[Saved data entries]

# # # # #

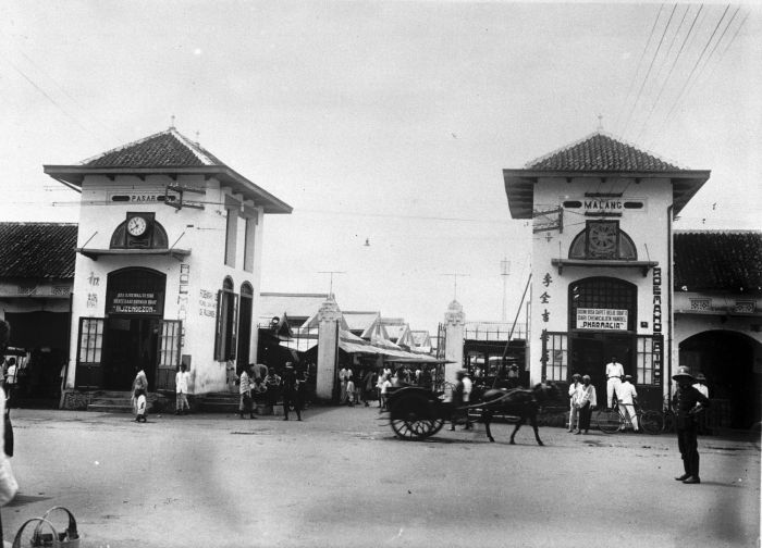 Foto. De gemeente Pasar te Malang.
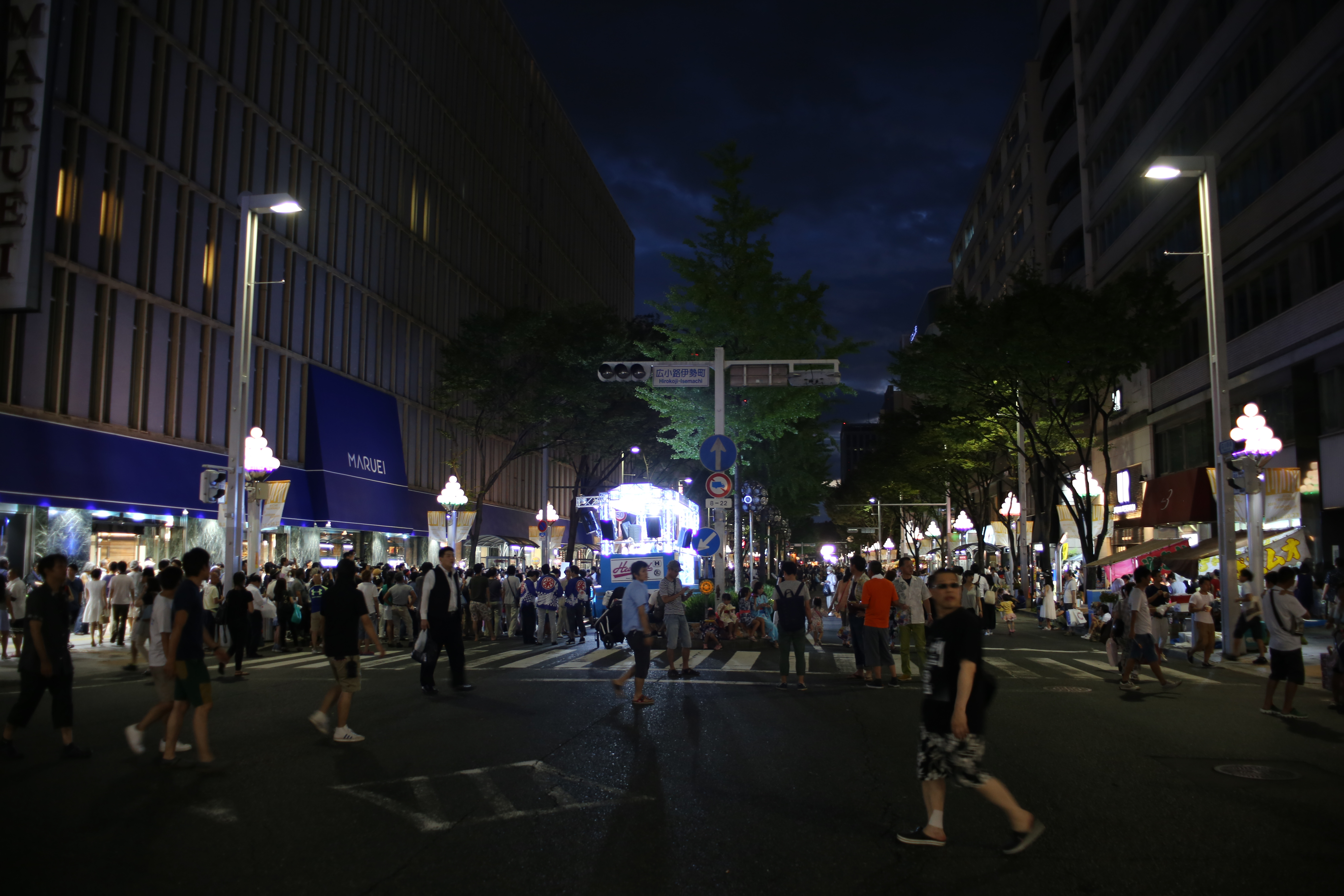 名古屋市中区の広小路夏まつりの様子を広小路伊勢町交差点より、西側に向かって撮影
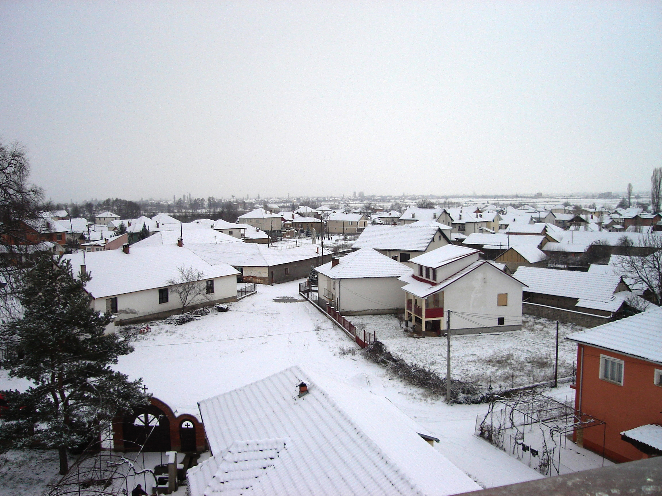 Село Лъжани, Стружко, през зимата.
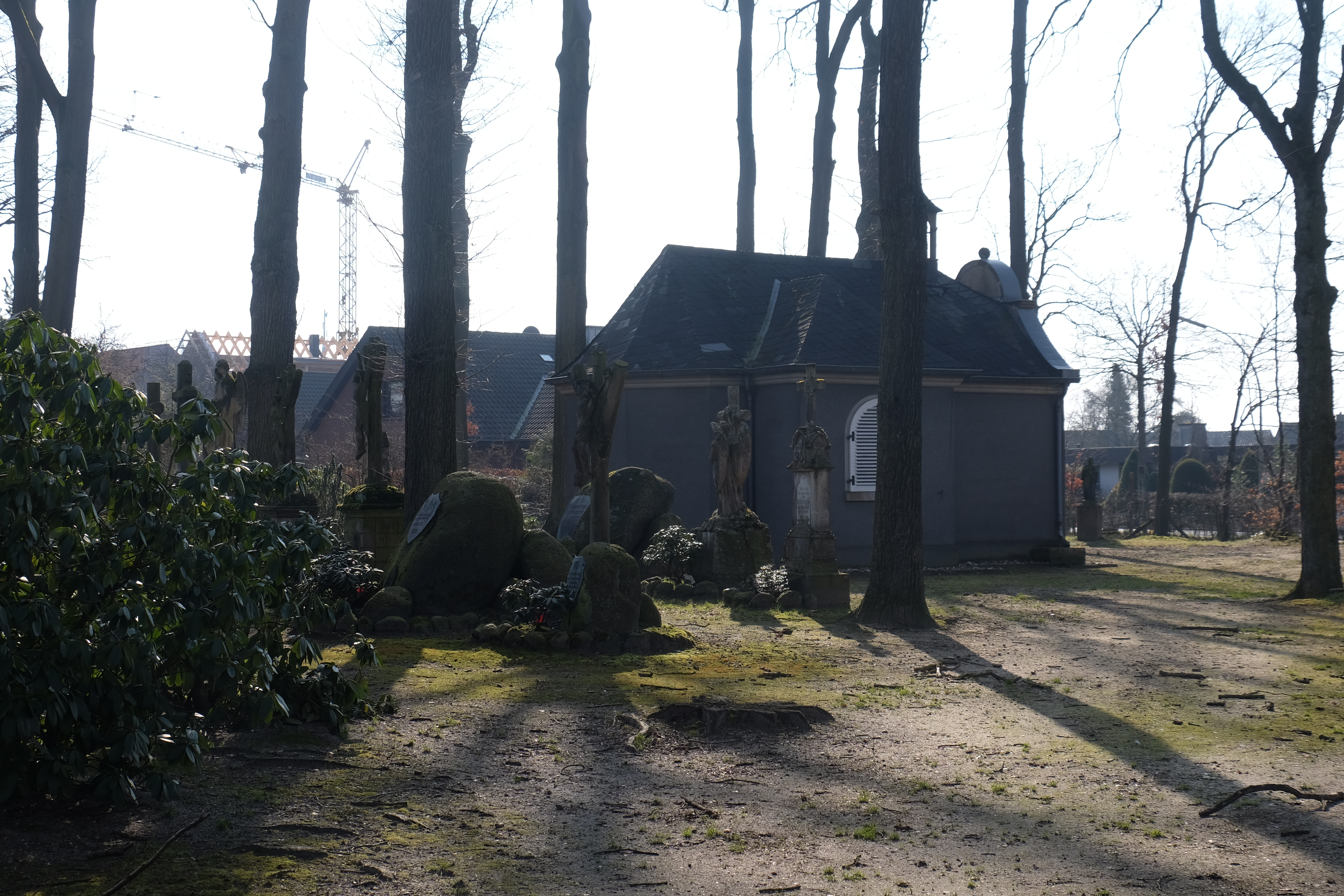 Rundgang über die Loburg 2018
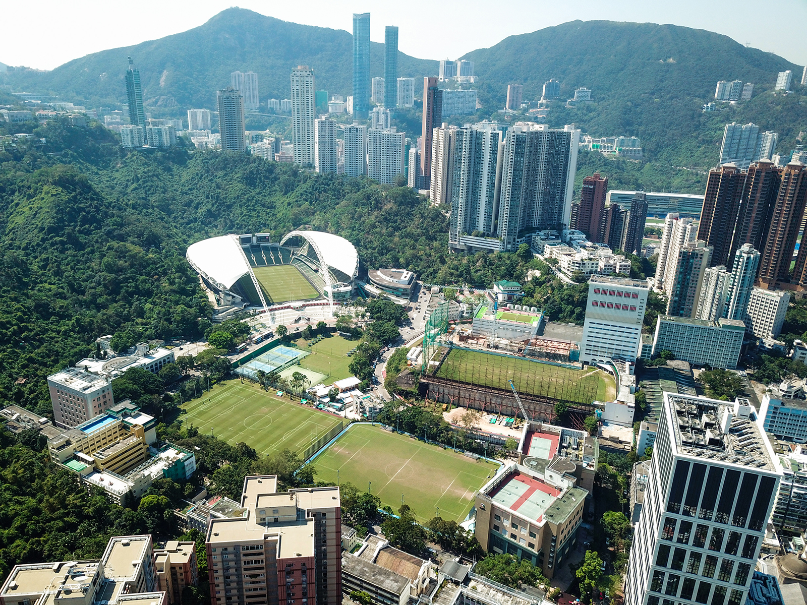 So Kon Po
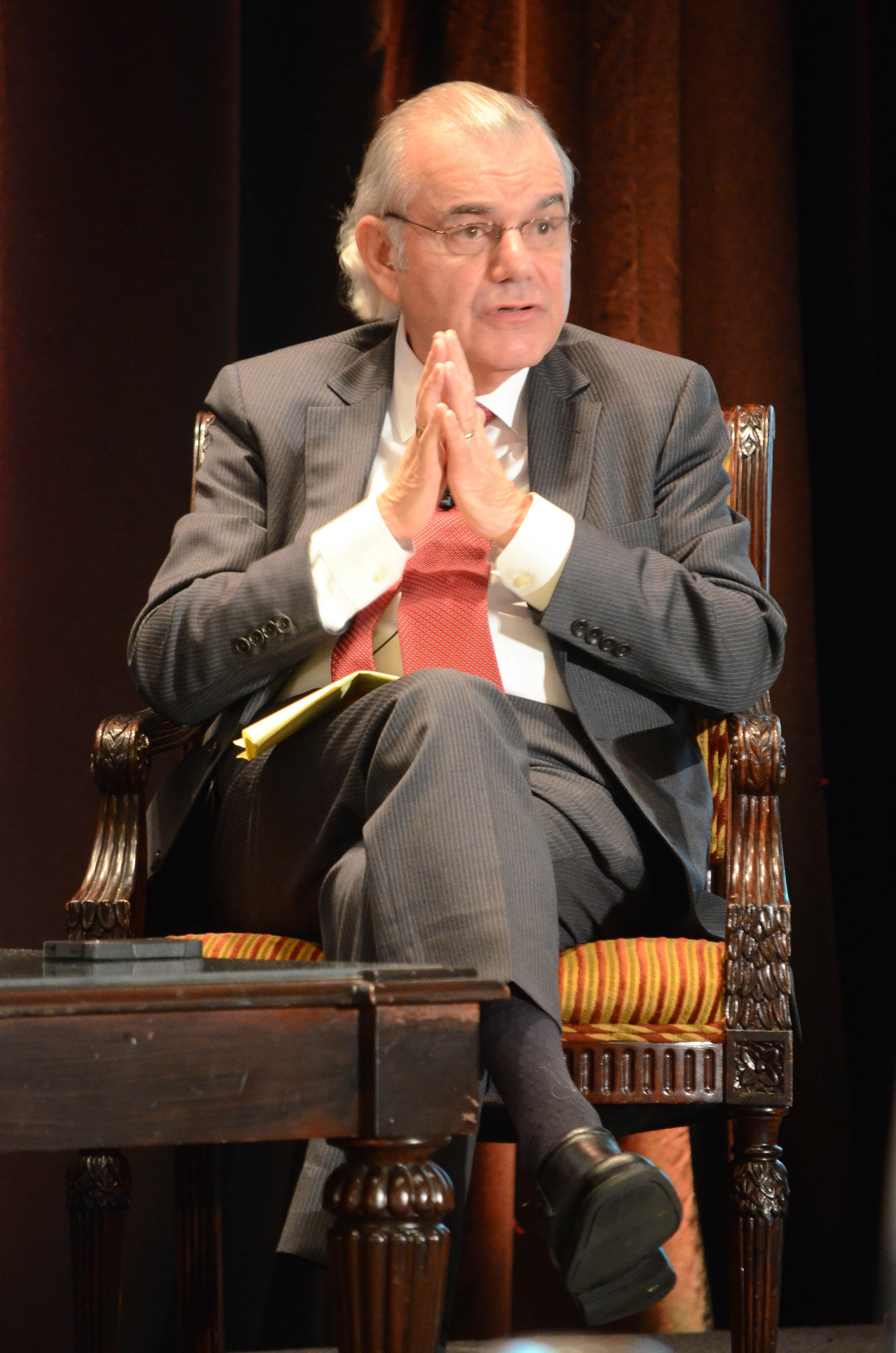 Judge Eduardo Robreno
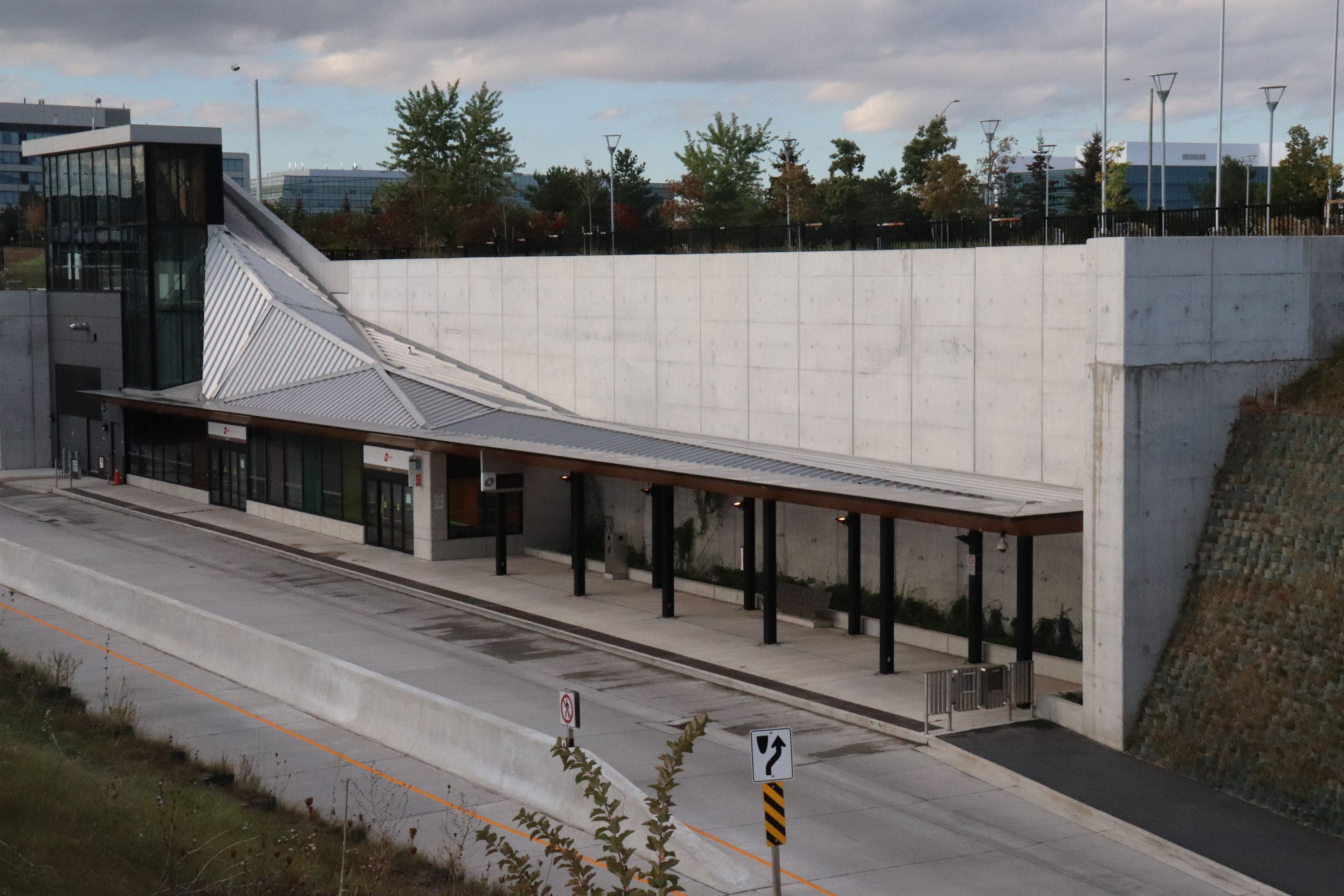 Станція Tahoe швидкісного автобуса MiWay в Місісазі (Онтаріо).
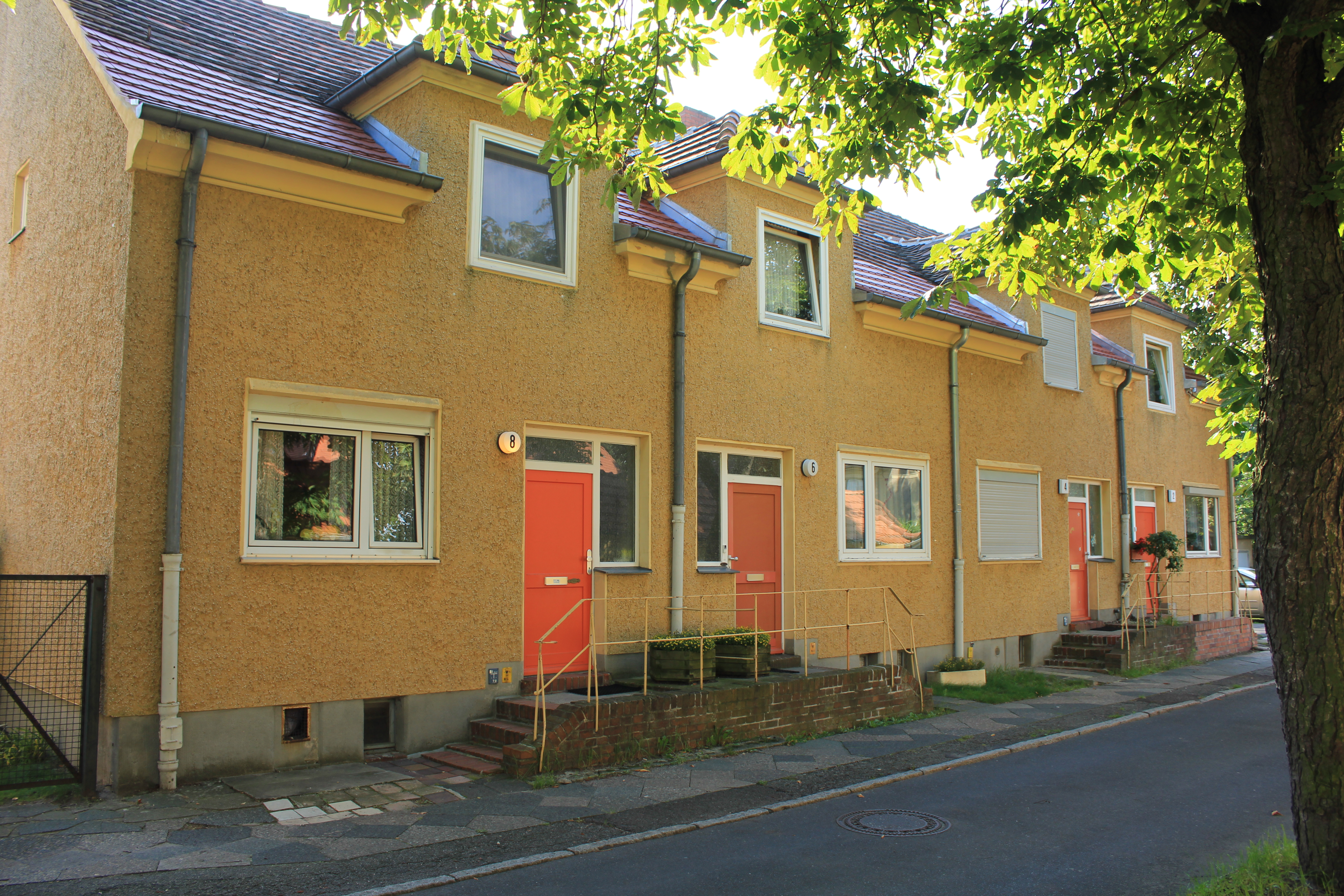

# # # # #

__What needs to be done__
Retype each record exactly as it appears above and drop the images.

__Answer below__
 Foto. De gemeente Pasar te Malang.
 名古屋市中区の広小路夏まつりの様子を広小路伊勢町交差点より、西側に向かって撮影
 Село Лъжани, Стружко, през зимата.
 Rundgang über die Loburg 2018
 So Kon Po
 Judge Eduardo Robreno
 Станція Tahoe швидкісного автобуса MiWay в Місісазі (Онтаріо).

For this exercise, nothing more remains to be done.